**Problem statement:**
Output all records exactly, with no images.

(Extracted data entries)
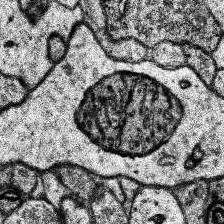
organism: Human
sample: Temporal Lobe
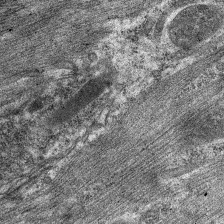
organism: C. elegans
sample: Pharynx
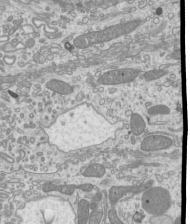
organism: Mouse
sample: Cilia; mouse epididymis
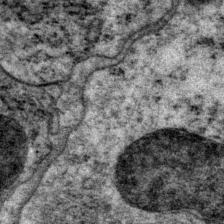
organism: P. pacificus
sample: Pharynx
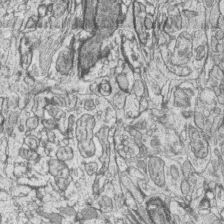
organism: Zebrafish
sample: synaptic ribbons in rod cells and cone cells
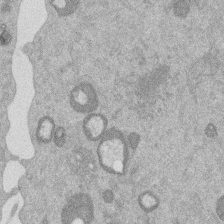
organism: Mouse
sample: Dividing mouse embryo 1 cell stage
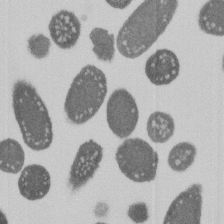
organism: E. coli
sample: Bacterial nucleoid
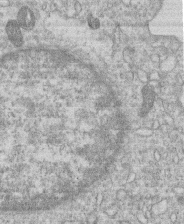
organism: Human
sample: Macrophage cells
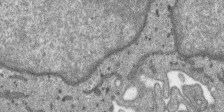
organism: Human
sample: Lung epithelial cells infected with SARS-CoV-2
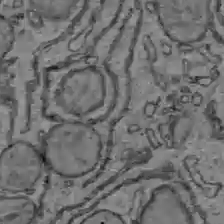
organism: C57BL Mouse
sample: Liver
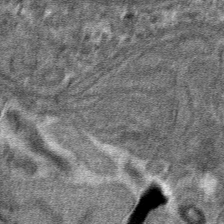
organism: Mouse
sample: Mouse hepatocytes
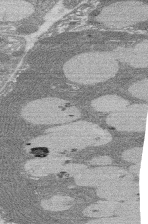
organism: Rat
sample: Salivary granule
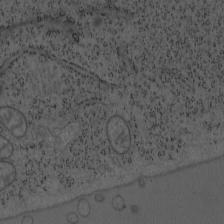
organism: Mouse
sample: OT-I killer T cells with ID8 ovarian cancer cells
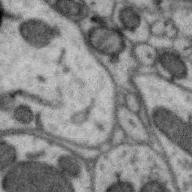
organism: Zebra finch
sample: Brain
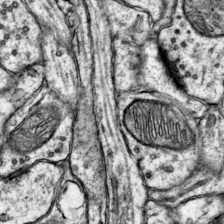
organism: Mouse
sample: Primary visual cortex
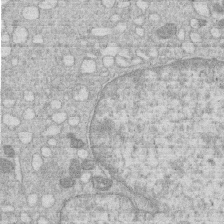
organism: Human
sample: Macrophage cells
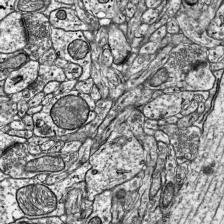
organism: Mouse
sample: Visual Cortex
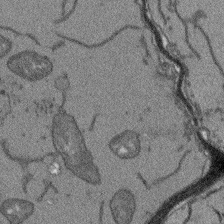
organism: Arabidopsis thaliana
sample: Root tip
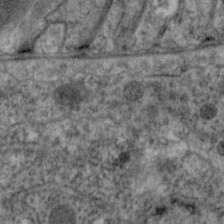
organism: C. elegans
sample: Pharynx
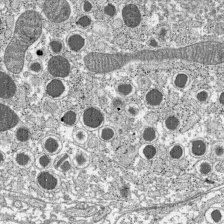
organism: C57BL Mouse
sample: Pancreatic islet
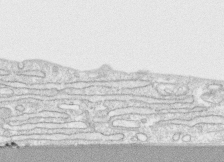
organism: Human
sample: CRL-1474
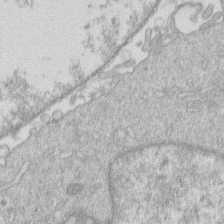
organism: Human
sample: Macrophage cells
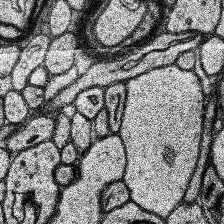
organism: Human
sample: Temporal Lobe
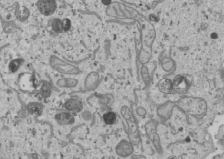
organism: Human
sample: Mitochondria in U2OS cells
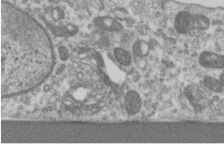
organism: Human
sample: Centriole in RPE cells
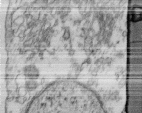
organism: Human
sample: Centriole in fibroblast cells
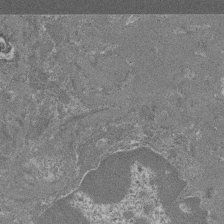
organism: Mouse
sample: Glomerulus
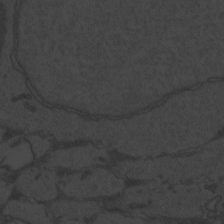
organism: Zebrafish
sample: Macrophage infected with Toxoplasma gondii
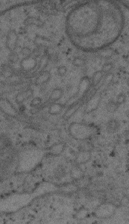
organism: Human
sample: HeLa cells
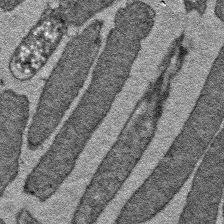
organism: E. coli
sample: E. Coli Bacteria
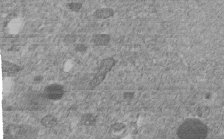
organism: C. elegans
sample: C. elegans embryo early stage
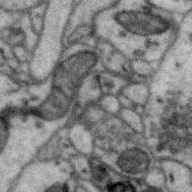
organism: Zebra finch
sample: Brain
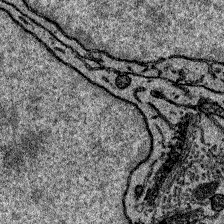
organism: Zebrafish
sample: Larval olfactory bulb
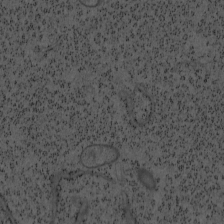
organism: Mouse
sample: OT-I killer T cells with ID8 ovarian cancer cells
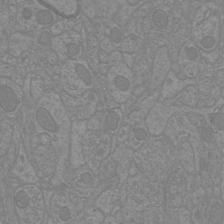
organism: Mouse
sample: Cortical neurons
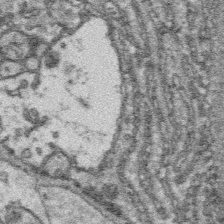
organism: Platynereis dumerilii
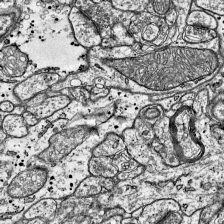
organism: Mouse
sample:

**Reply to the task:**
organism: Human
sample: Temporal Lobe
organism: C. elegans
sample: Pharynx
organism: Mouse
sample: Cilia; mouse epididymis
organism: P. pacificus
sample: Pharynx
organism: Zebrafish
sample: synaptic ribbons in rod cells and cone cells
organism: Mouse
sample: Dividing mouse embryo 1 cell stage
organism: E. coli
sample: Bacterial nucleoid
organism: Human
sample: Macrophage cells
organism: Human
sample: Lung epithelial cells infected with SARS-CoV-2
organism: C57BL Mouse
sample: Liver
organism: Mouse
sample: Mouse hepatocytes
organism: Rat
sample: Salivary granule
organism: Mouse
sample: OT-I killer T cells with ID8 ovarian cancer cells
organism: Zebra finch
sample: Brain
organism: Mouse
sample: Primary visual cortex
organism: Human
sample: Macrophage cells
organism: Mouse
sample: Visual Cortex
organism: Arabidopsis thaliana
sample: Root tip
organism: C. elegans
sample: Pharynx
organism: C57BL Mouse
sample: Pancreatic islet
organism: Human
sample: CRL-1474
organism: Human
sample: Macrophage cells
organism: Human
sample: Temporal Lobe
organism: Human
sample: Mitochondria in U2OS cells
organism: Human
sample: Centriole in RPE cells
organism: Human
sample: Centriole in fibroblast cells
organism: Mouse
sample: Glomerulus
organism: Zebrafish
sample: Macrophage infected with Toxoplasma gondii
organism: Human
sample: HeLa cells
organism: E. coli
sample: E. Coli Bacteria
organism: C. elegans
sample: C. elegans embryo early stage
organism: Zebra finch
sample: Brain
organism: Zebrafish
sample: Larval olfactory bulb
organism: Mouse
sample: OT-I killer T cells with ID8 ovarian cancer cells
organism: Mouse
sample: Cortical neurons
organism: Platynereis dumerilii
organism: Mouse
sample:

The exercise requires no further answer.